----- Record set -----

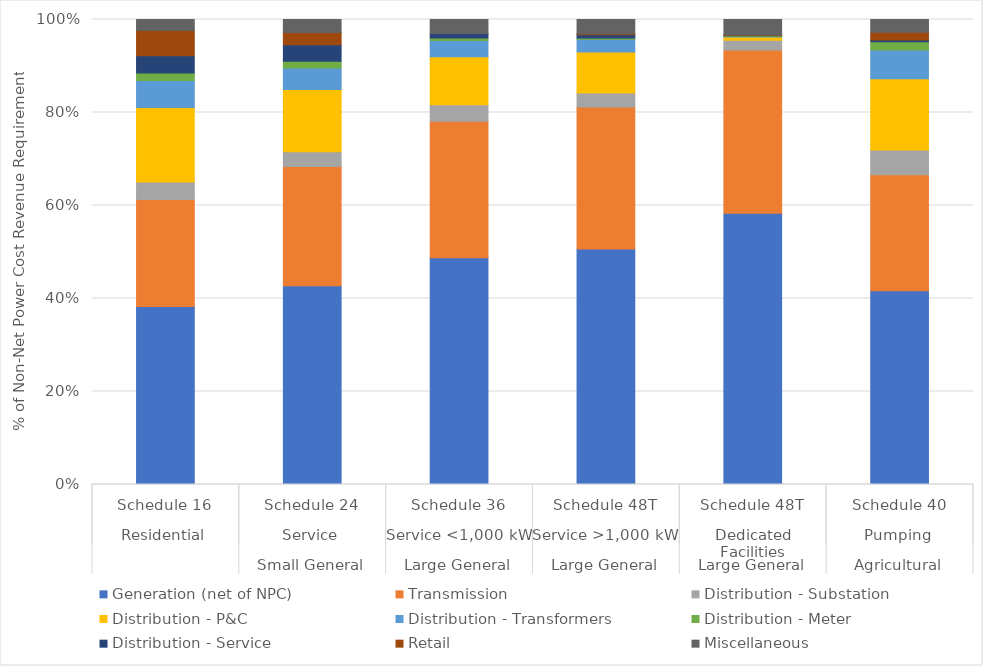
| Category | Generation (net of NPC) | Transmission | Distribution - Substation | Distribution - P&C | Distribution - Transformers | Distribution - Meter | Distribution - Service | Retail | Miscellaneous |
|---|---|---|---|---|---|---|---|---|---|
| 0 | 40598984.369 | 24378159.284 | 3997981.753 | 16940841.682 | 6154571.181 | 1711108.042 | 3973533.981 | 5717957.99 | 2517612.564 |
| 1 | 12679449.608 | 7607593.909 | 934817.758 | 3969104.567 | 1377426.586 | 428360.367 | 1061756.7 | 767852.252 | 835403.133 |
| 2 | 20179027.481 | 12166442.611 | 1455131.52 | 4274434.013 | 1461427.08 | 210722.258 | 397923.918 | -196.162 | 1253598.229 |
| 3 | 8230263.325 | 4962387.913 | 489657.494 | 1431253.826 | 447091.395 | 40541.015 | 117708.125 | 29122.59 | 500631.63 |
| 4 | 9054923.85 | 5459581.281 | 321025.348 | 110765.222 | 16184.141 | 23648.189 | 9459.359 | 14787.6 | 518592.717 |
| 5 | 3326301.299 | 1989846.17 | 424927.306 | 1226292.073 | 492752.628 | 141149.284 | 28998.583 | 131819.325 | 220306.86 |

-----

• Exercise instructions:
Return the lines above, starting at the one that contains "5717957.99 | 2517612.564 |" and running through the last, exactly as they appear, with no extra lines.

• Response area:
| 0 | 40598984.369 | 24378159.284 | 3997981.753 | 16940841.682 | 6154571.181 | 1711108.042 | 3973533.981 | 5717957.99 | 2517612.564 |
| 1 | 12679449.608 | 7607593.909 | 934817.758 | 3969104.567 | 1377426.586 | 428360.367 | 1061756.7 | 767852.252 | 835403.133 |
| 2 | 20179027.481 | 12166442.611 | 1455131.52 | 4274434.013 | 1461427.08 | 210722.258 | 397923.918 | -196.162 | 1253598.229 |
| 3 | 8230263.325 | 4962387.913 | 489657.494 | 1431253.826 | 447091.395 | 40541.015 | 117708.125 | 29122.59 | 500631.63 |
| 4 | 9054923.85 | 5459581.281 | 321025.348 | 110765.222 | 16184.141 | 23648.189 | 9459.359 | 14787.6 | 518592.717 |
| 5 | 3326301.299 | 1989846.17 | 424927.306 | 1226292.073 | 492752.628 | 141149.284 | 28998.583 | 131819.325 | 220306.86 |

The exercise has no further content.